Quiz: how long does it take to transfer a 1 TiB file over a gigabit ethernet connection assuming no overhead? Answer: about 1100 seconds, since network bandwidth is also measured in base 10.
Incorrect. You confused bit and bytes.
A 1 TiB file is 1024^4=1,099,511,627,776 bytes.
A gigabit connection can transfer (again assuming no overhead) 1,000,000,000 bits, or 125,000,000 bytes per second.
So the answer is 1,099,511,627,776 / 125,000,000 = ~8796 seconds
Powers of 2 only need to be used when measuring bits. So 1 Kb/s is 1024 bits per second, but 1 kHz is 1000 Hz. I have no reason to be confused about my scope sample rate or CPU frequency since neither is a measure of bits or bits per second.
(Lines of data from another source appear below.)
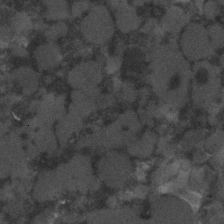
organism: C. elegans
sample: C. elegans embryo
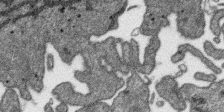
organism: Human
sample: Lung epithelial cells infected with SARS-CoV-2
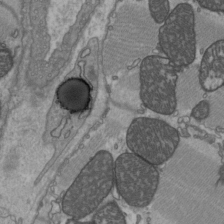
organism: C57BL Mouse
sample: Heart
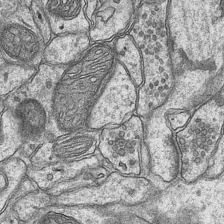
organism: Mouse
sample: CA1 Hippocampus
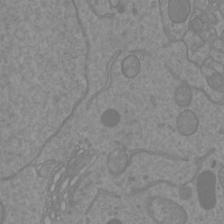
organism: Mouse
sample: Cortical neurons
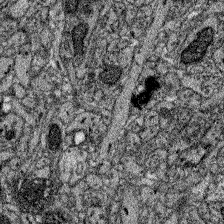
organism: Zebrafish
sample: Larval olfactory bulb
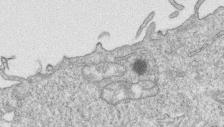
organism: Human
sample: HeLa cell HIV synapse
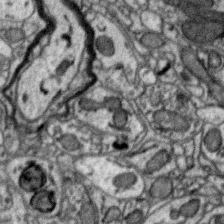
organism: Zebra finch
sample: Brain
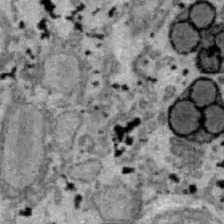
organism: Mouse
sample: Liver from an obese (ob/ob) mouse
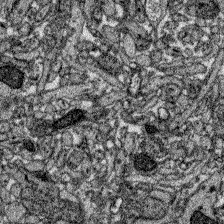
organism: Zebrafish
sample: Larval olfactory bulb
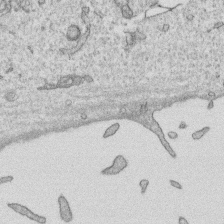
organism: Human
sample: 1205lu cells
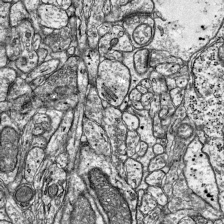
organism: Mouse
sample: Visual Cortex
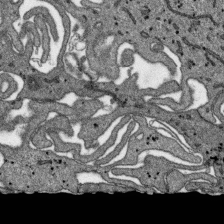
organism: Human
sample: Lung epithelial cells, uninfected (mock) control
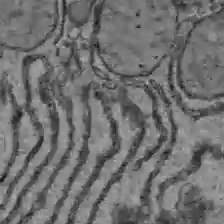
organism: C57BL Mouse
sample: Liver
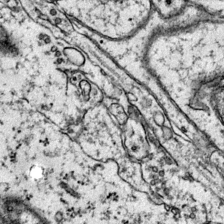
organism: Mouse
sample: Primary visual cortex
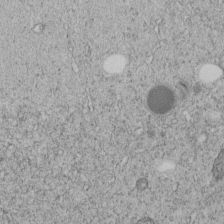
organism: C. elegans
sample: C. elegans embryo early stage
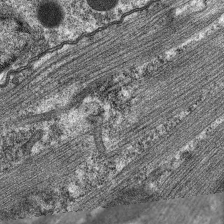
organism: C. elegans
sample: Pharynx
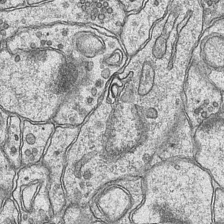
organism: Mouse
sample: CA1 Hippocampus
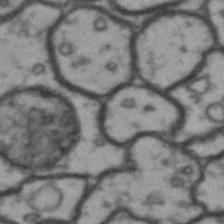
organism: Drosophila
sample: Brain
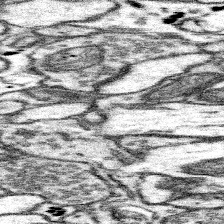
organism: Mouse
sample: Somatosensory cortex neuropil
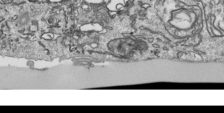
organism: Human
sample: Mitochondria in HCT116 cells
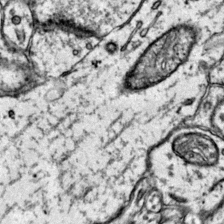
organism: Mouse
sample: Primary visual cortex
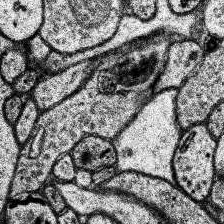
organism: Human
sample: Temporal Lobe
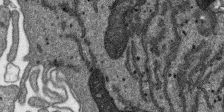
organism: Human
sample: Lung epithelial cells infected with SARS-CoV-2
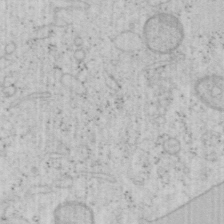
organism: Human
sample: HeLa cells
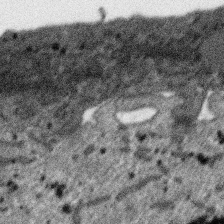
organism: Human
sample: Lung epithelial cells infected with SARS-CoV-2

Incorrect. (Data) bits have nothing to do with it per se. Ethernet is using bit rates based on base 10, so there nothing in that particular example that warrants use of base 2, per se.
Where base 2 comes from is the physical layout of memory chips. You have an array of memory locations with a number of rows and number of columns which will both be a power of 2. This follow naturally from the way the address lines are used. A number of address bits (n) will be fed into a demultiplexer which will output one of 2^n rows or columns. There is no such "intrinsic reason" to use binary prefixes in the example "1024 bits per second". 1024 is just an arbitrary data rate. The array size of solid state memories is not arbitrary, but by design.
Just to be clear, I wouldn't want to force anyone to use binary prefixes. What I would encourage people to do is use whatever prefixes they use correctly. k, M, G, T are base 10 prefixes, period. If you use them for RAM, you ought use them correctly and say for example "4.3 GB", as described in my previous post.
Historically they could get away with it since the difference between 1 kB and 1 kiB is only 2.4%, but differences get larger now we're talking about TBytes and up.
This is an important point. For those may not get it, the difference between the binary and decimal prefixes increase for the bigger prefixes, since it accumulates for every multiplication by 1024.
ki = 1024 -> 2.4% difference
Mi = 1048576 -> 4.9% difference
Gi = 1073741824 -> 7.4% difference
Ti = 1099511627776 -> 10% difference
And it grows - no joke - exponentially.